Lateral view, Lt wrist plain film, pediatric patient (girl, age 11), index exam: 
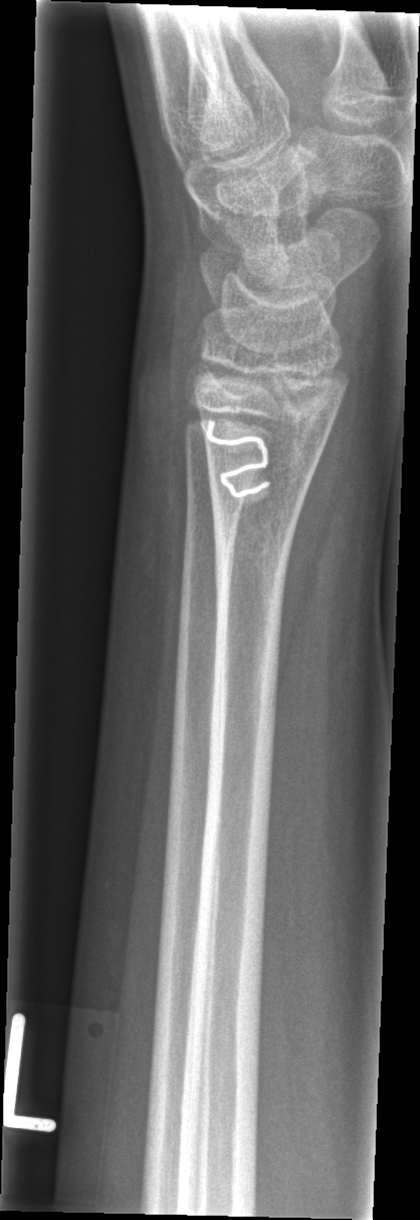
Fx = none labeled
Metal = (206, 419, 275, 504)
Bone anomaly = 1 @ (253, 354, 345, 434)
...
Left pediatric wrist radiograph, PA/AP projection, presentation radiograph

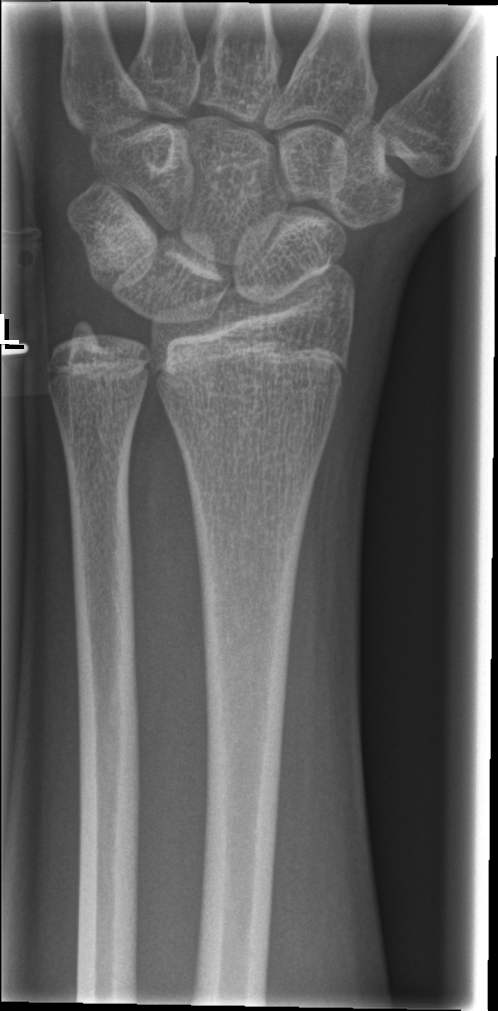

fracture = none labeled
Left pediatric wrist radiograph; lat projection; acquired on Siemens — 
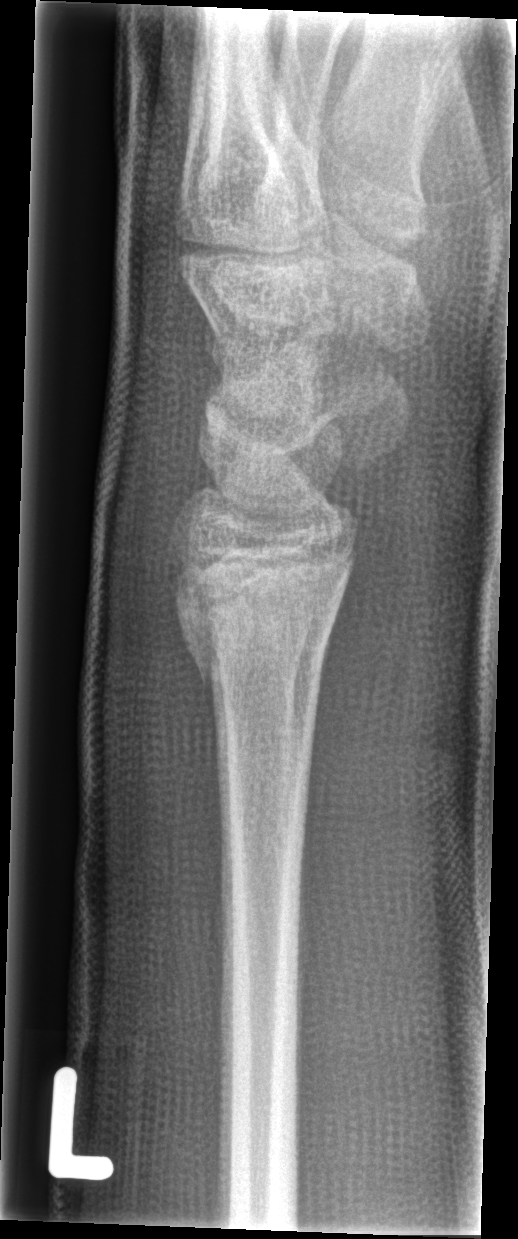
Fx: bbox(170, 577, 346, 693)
==
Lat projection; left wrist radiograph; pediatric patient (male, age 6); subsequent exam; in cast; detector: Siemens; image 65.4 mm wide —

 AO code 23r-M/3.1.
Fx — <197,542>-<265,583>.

_PROBLEM DESCRIPTION_
Only one stretch of the material above is wanted: the line containing "Lateral view, Lt" through the line containing "Bone anomaly = 1 @ (253, 354, 345, 434)". Restate it word for word, minus the pictures.

_TASK SOLUTION_
Lateral view, Lt wrist plain film, pediatric patient (girl, age 11), index exam: 
Fx = none labeled
Metal = (206, 419, 275, 504)
Bone anomaly = 1 @ (253, 354, 345, 434)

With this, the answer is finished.